Top of DATA FOR ANALYSIS

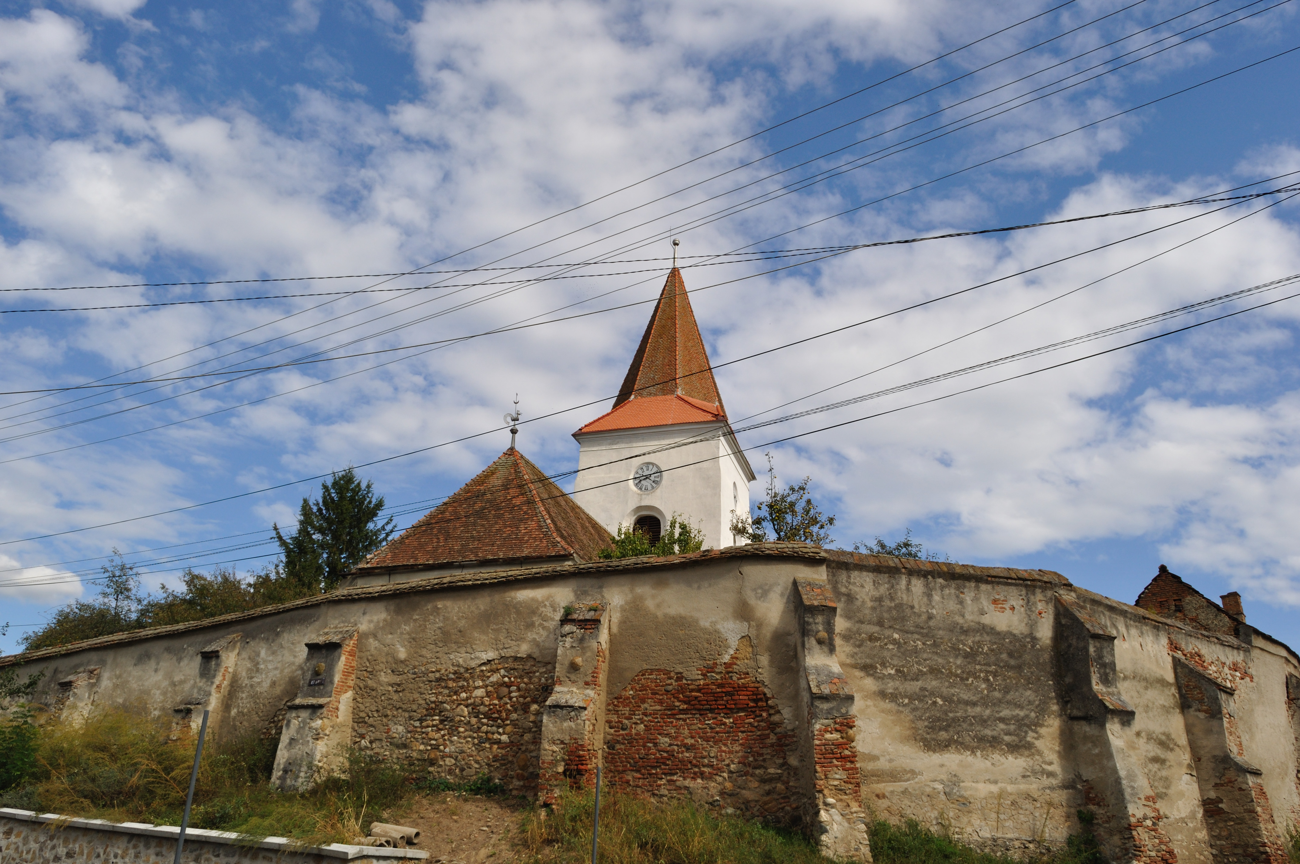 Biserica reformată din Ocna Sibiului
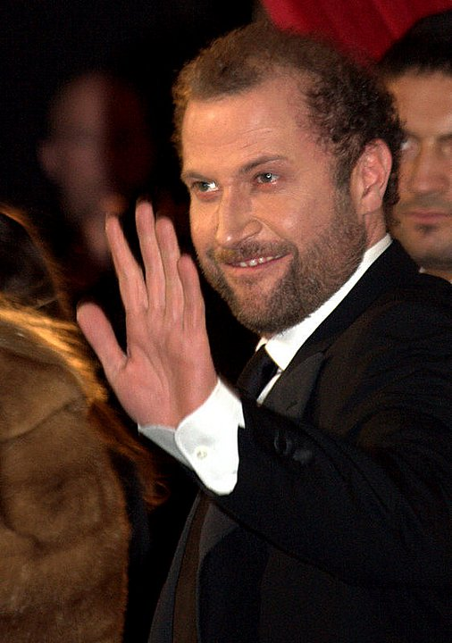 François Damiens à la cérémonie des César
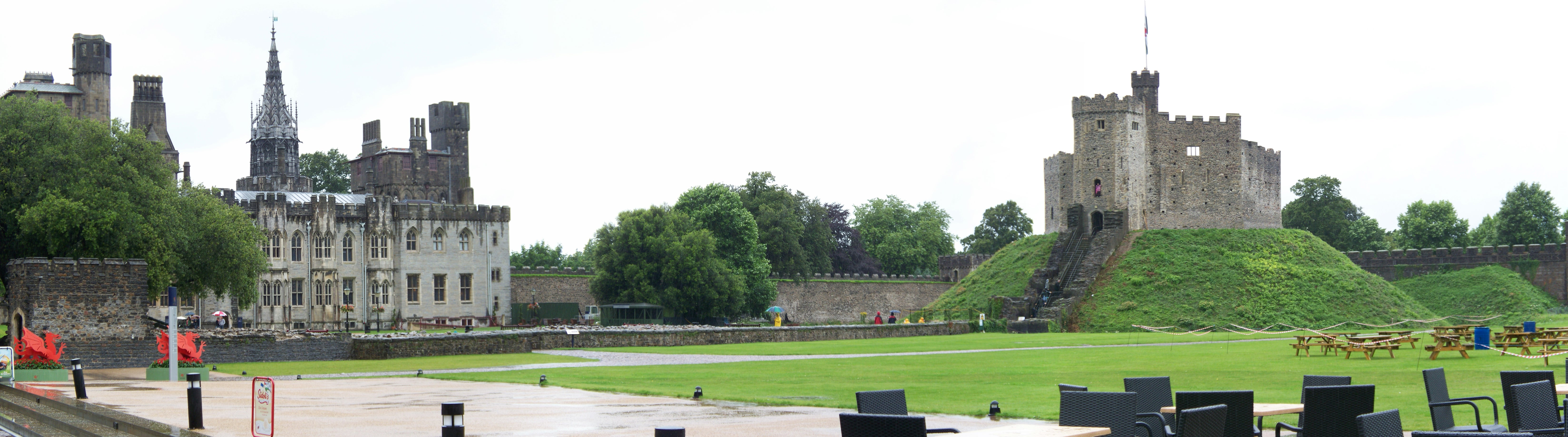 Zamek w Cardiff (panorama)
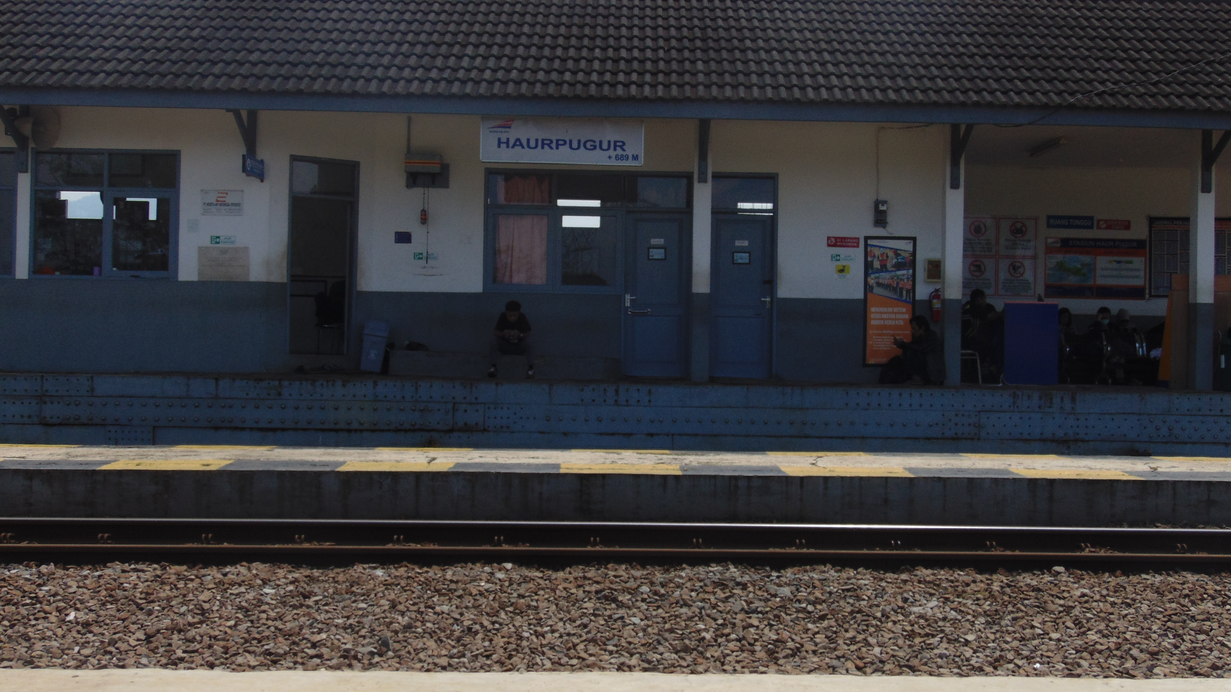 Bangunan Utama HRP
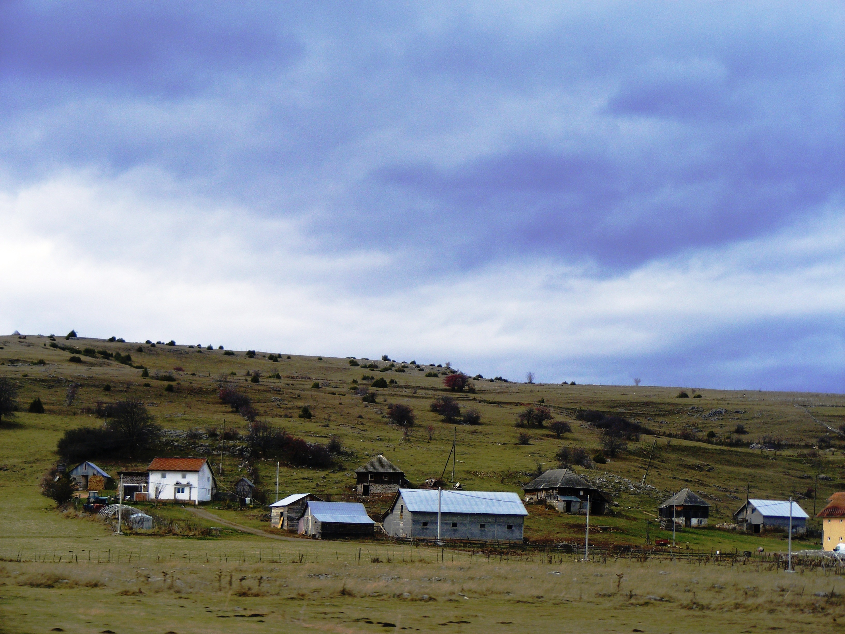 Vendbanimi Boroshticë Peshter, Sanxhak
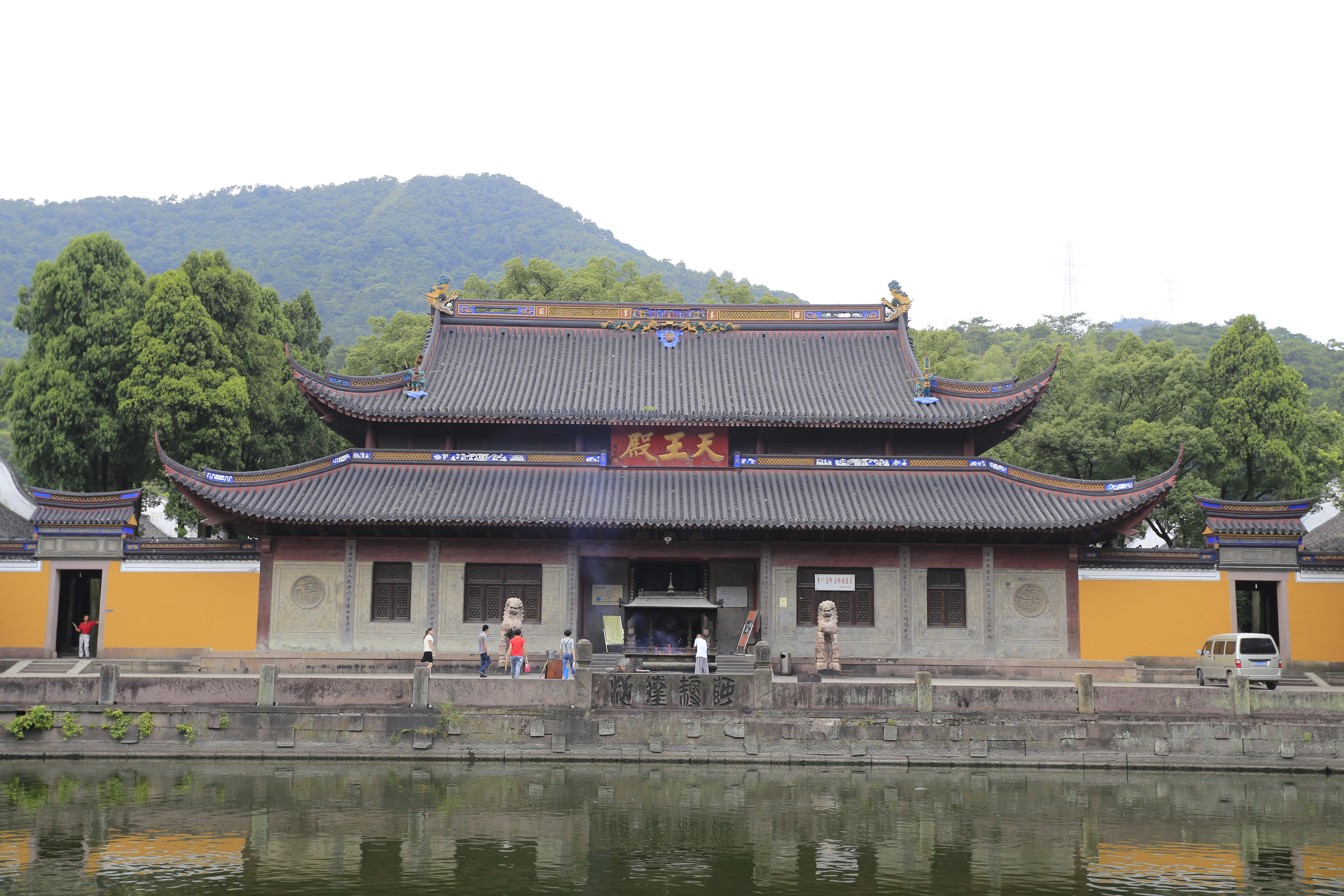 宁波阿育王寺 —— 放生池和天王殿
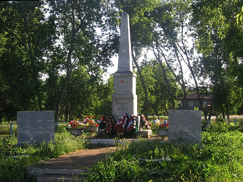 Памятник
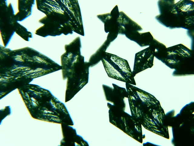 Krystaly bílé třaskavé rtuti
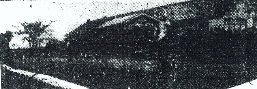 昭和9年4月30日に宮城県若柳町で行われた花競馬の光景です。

Bottom of DATA FOR ANALYSIS

• WHAT TO WORK ON
Copy all the material word for word, minus its pictures.

• ANSWER FOR THE TASK
 Biserica reformată din Ocna Sibiului
 François Damiens à la cérémonie des César
 Zamek w Cardiff (panorama)
 Bangunan Utama HRP
 Vendbanimi Boroshticë Peshter, Sanxhak
 宁波阿育王寺 —— 放生池和天王殿
 Памятник
 Krystaly bílé třaskavé rtuti
 昭和9年4月30日に宮城県若柳町で行われた花競馬の光景です。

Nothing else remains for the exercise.